### Exercise prompt
Once the pictures are removed, restate the listing word for word.

### Data for processing
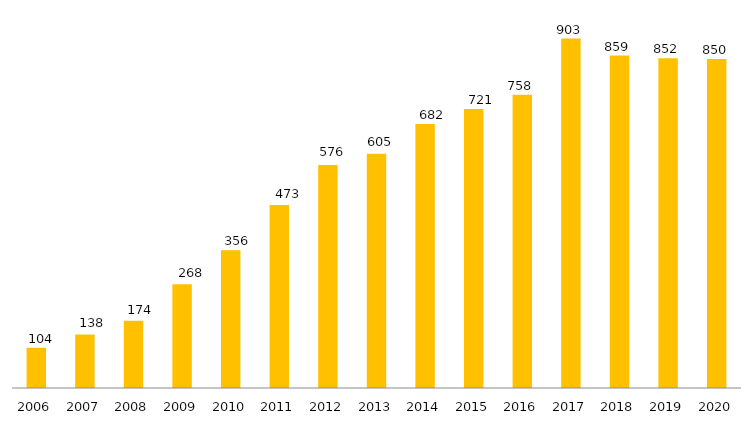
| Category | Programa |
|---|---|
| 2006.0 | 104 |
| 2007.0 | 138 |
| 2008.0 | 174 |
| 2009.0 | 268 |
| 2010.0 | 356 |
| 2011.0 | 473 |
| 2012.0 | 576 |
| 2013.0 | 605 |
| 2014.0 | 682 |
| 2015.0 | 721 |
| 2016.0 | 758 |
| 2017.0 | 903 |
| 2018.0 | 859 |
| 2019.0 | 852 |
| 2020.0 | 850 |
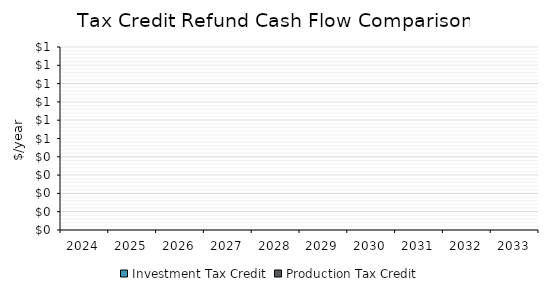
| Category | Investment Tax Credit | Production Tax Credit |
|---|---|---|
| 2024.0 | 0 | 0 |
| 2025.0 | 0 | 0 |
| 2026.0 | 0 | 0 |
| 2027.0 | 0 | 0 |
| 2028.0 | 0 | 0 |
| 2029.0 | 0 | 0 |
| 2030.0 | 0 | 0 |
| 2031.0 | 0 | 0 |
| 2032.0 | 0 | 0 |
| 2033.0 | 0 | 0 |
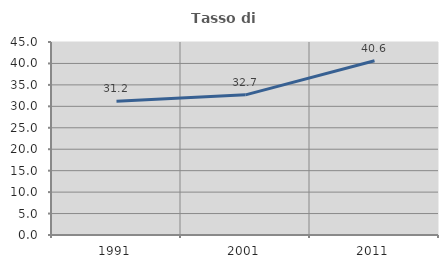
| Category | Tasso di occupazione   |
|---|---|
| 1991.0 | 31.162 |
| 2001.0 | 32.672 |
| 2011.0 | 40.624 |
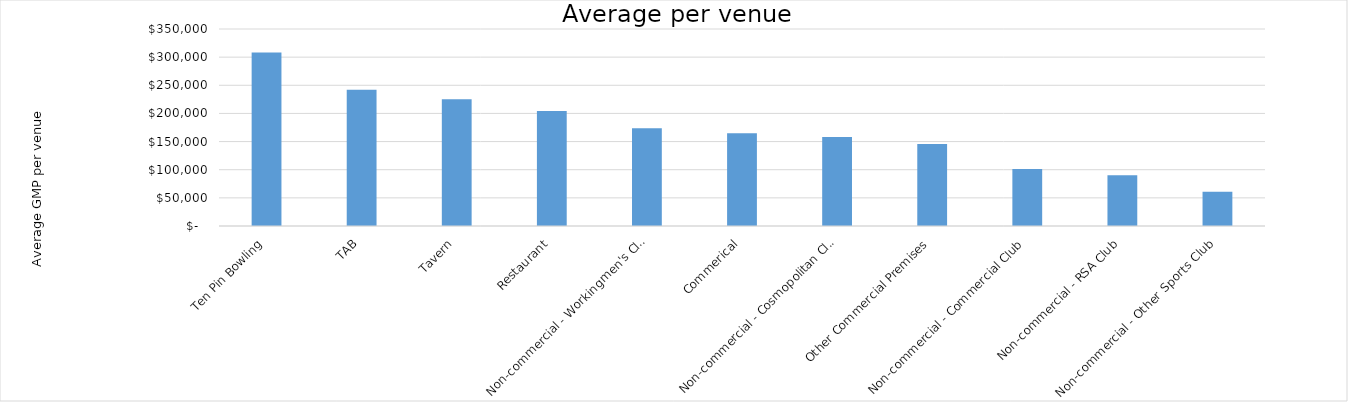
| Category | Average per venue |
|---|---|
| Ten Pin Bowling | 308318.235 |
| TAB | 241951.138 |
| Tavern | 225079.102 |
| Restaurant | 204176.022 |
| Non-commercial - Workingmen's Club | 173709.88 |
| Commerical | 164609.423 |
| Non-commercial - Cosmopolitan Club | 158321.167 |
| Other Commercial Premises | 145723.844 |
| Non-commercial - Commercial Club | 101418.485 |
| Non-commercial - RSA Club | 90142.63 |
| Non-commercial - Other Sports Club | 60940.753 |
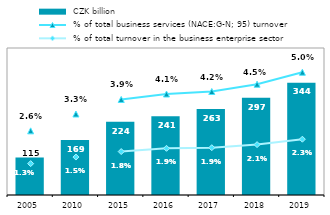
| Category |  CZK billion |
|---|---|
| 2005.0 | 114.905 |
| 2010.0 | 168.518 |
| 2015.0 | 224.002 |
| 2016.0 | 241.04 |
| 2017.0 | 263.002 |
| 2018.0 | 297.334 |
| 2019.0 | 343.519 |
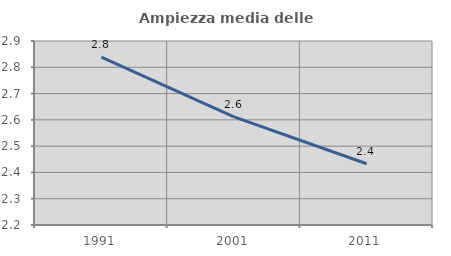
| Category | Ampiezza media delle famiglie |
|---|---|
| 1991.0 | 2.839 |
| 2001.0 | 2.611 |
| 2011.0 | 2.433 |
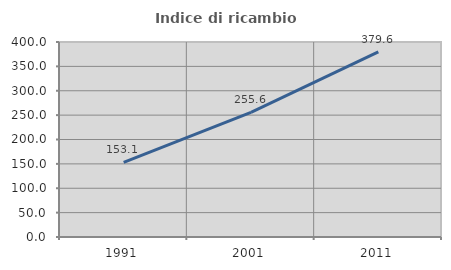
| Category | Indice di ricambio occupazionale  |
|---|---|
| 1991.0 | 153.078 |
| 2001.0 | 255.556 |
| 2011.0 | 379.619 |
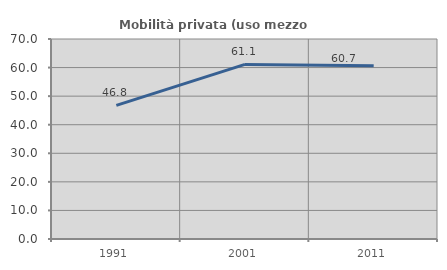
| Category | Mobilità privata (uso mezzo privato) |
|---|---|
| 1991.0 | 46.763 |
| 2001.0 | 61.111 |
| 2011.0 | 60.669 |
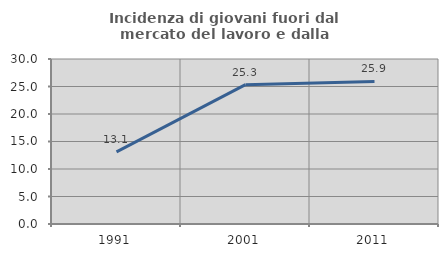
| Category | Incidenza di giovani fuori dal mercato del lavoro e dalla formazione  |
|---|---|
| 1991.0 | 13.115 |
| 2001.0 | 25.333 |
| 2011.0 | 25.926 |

### Response below
| Category | Programa |
|---|---|
| 2006.0 | 104 |
| 2007.0 | 138 |
| 2008.0 | 174 |
| 2009.0 | 268 |
| 2010.0 | 356 |
| 2011.0 | 473 |
| 2012.0 | 576 |
| 2013.0 | 605 |
| 2014.0 | 682 |
| 2015.0 | 721 |
| 2016.0 | 758 |
| 2017.0 | 903 |
| 2018.0 | 859 |
| 2019.0 | 852 |
| 2020.0 | 850 |
| Category | Investment Tax Credit | Production Tax Credit |
|---|---|---|
| 2024.0 | 0 | 0 |
| 2025.0 | 0 | 0 |
| 2026.0 | 0 | 0 |
| 2027.0 | 0 | 0 |
| 2028.0 | 0 | 0 |
| 2029.0 | 0 | 0 |
| 2030.0 | 0 | 0 |
| 2031.0 | 0 | 0 |
| 2032.0 | 0 | 0 |
| 2033.0 | 0 | 0 |
| Category | Tasso di occupazione   |
|---|---|
| 1991.0 | 31.162 |
| 2001.0 | 32.672 |
| 2011.0 | 40.624 |
| Category | Average per venue |
|---|---|
| Ten Pin Bowling | 308318.235 |
| TAB | 241951.138 |
| Tavern | 225079.102 |
| Restaurant | 204176.022 |
| Non-commercial - Workingmen's Club | 173709.88 |
| Commerical | 164609.423 |
| Non-commercial - Cosmopolitan Club | 158321.167 |
| Other Commercial Premises | 145723.844 |
| Non-commercial - Commercial Club | 101418.485 |
| Non-commercial - RSA Club | 90142.63 |
| Non-commercial - Other Sports Club | 60940.753 |
| Category |  CZK billion |
|---|---|
| 2005.0 | 114.905 |
| 2010.0 | 168.518 |
| 2015.0 | 224.002 |
| 2016.0 | 241.04 |
| 2017.0 | 263.002 |
| 2018.0 | 297.334 |
| 2019.0 | 343.519 |
| Category | Ampiezza media delle famiglie |
|---|---|
| 1991.0 | 2.839 |
| 2001.0 | 2.611 |
| 2011.0 | 2.433 |
| Category | Indice di ricambio occupazionale  |
|---|---|
| 1991.0 | 153.078 |
| 2001.0 | 255.556 |
| 2011.0 | 379.619 |
| Category | Mobilità privata (uso mezzo privato) |
|---|---|
| 1991.0 | 46.763 |
| 2001.0 | 61.111 |
| 2011.0 | 60.669 |
| Category | Incidenza di giovani fuori dal mercato del lavoro e dalla formazione  |
|---|---|
| 1991.0 | 13.115 |
| 2001.0 | 25.333 |
| 2011.0 | 25.926 |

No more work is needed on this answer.